From 5328fef0432ccc27788fee078d9dc761326fa36c Mon Sep 17 00:00:00 2001
From: lachlangrose <7371904+lachlangrose@users.noreply.github.com>
Date: Wed, 26 Nov 2025 23:28:29 +0000
Subject: [PATCH 06/16] style: style fixes by ruff and autoformatting by black

---
 map2loop/sorter.py | 1 -
 1 file changed, 1 deletion(-)

diff --git a/map2loop/sorter.py b/map2loop/sorter.py
index 4f57e6e7..412bd671 100644
--- a/map2loop/sorter.py
+++ b/map2loop/sorter.py
@@ -3,7 +3,6 @@
 import pandas
 import numpy as np
 import math
-import math
 from typing import Union, Optional, List
 from map2loop.topology import Topology
 import geopandas

From 1568248cf491593530cd53361bf6c120a659a803 Mon Sep 17 00:00:00 2001
From: rabii-chaarani <rabii.chaarani@monash.edu>
Date: Thu, 27 Nov 2025 11:03:57 +0930
Subject: [PATCH 07/16] fix: add check for geology_data

---
 map2loop/sorter.py | 6 ++++++
 1 file changed, 6 insertions(+)

diff --git a/map2loop/sorter.py b/map2loop/sorter.py
index 412bd671..f9bb8894 100644
--- a/map2loop/sorter.py
+++ b/map2loop/sorter.py
@@ -80,10 +80,16 @@ def __init__(
         """
         super().__init__()
         self.sorter_label = "SorterUseNetworkX"
+        
+        if isinstance(geology_data, geopandas.GeoDataFrame) is False:
+            raise TypeError("geology_data must be a geopandas.GeoDataFrame")
+        
         if 'UNITNAME' not in geology_data.columns:
             raise ValueError("geology_data must contain 'UNITNAME' column")
+        
         self.topology = Topology(geology_data=geology_data)
         self.unit_relationships = self.topology.get_unit_unit_relationships()
+        
     @beartype.beartype
     def sort(self, units: pandas.DataFrame) -> list:
         """

From 3ea4a85d8cb74e453ff9a442810ff084c56ae720 Mon Sep 17 00:00:00 2001
From: rabii-chaarani <rabii.chaarani@monash.edu>
Date: Thu, 27 Nov 2025 12:20:28 +0930
Subject: [PATCH 08/16] fix: not initiliase sorter in project.init

---
 map2loop/project.py | 2 +-
 1 file changed, 1 insertion(+), 1 deletion(-)
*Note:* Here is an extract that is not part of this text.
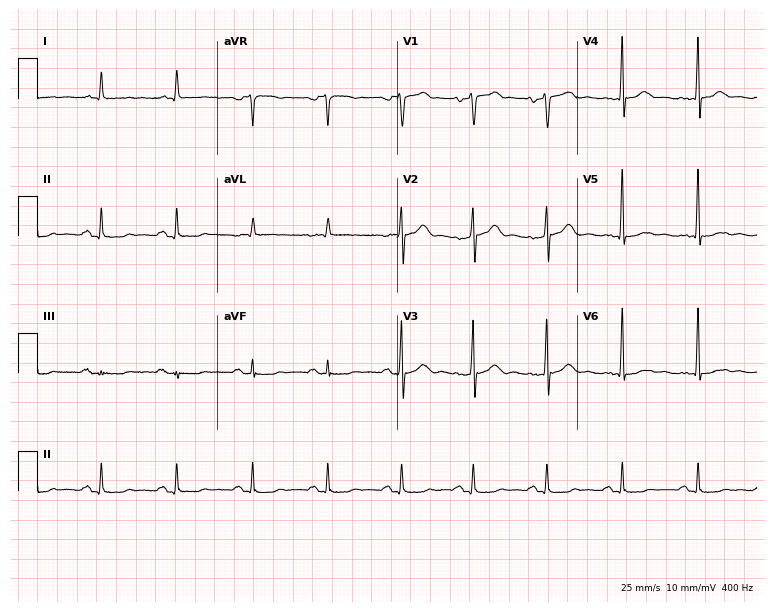
ECG (7.3-second recording at 400 Hz) — a 62-year-old man. Screened for six findings — first-degree AV block, right bundle branch block (RBBB), left bundle branch block (LBBB), sinus bradycardia, atrial fibrillation (AF), sinus tachycardia — none is recorded.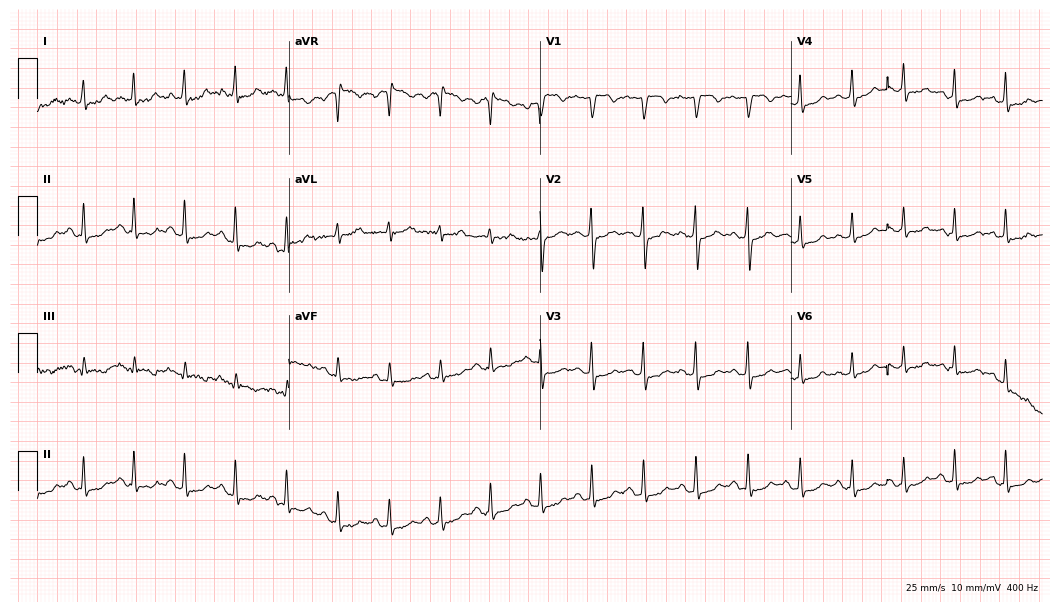
Resting 12-lead electrocardiogram (10.2-second recording at 400 Hz). Patient: a man, 32 years old. None of these six findings is recorded: first-degree AV block, right bundle branch block, left bundle branch block, sinus bradycardia, atrial fibrillation, sinus tachycardia.

diff --git a/map2loop/project.py b/map2loop/project.py
index 7e05d0bf..ec7f10f5 100644
--- a/map2loop/project.py
+++ b/map2loop/project.py
@@ -140,7 +140,7 @@ def __init__(
         self.set_default_samplers()
         self.bounding_box = bounding_box
         self.contact_extractor = None
-        self.sorter = SorterUseHint()
+        self.sorter = SorterUseHint
         self.throw_calculator = ThrowCalculatorAlpha()
         self.fault_orientation = FaultOrientationNearest()
         self.map_data = MapData(verbose_level=verbose_level)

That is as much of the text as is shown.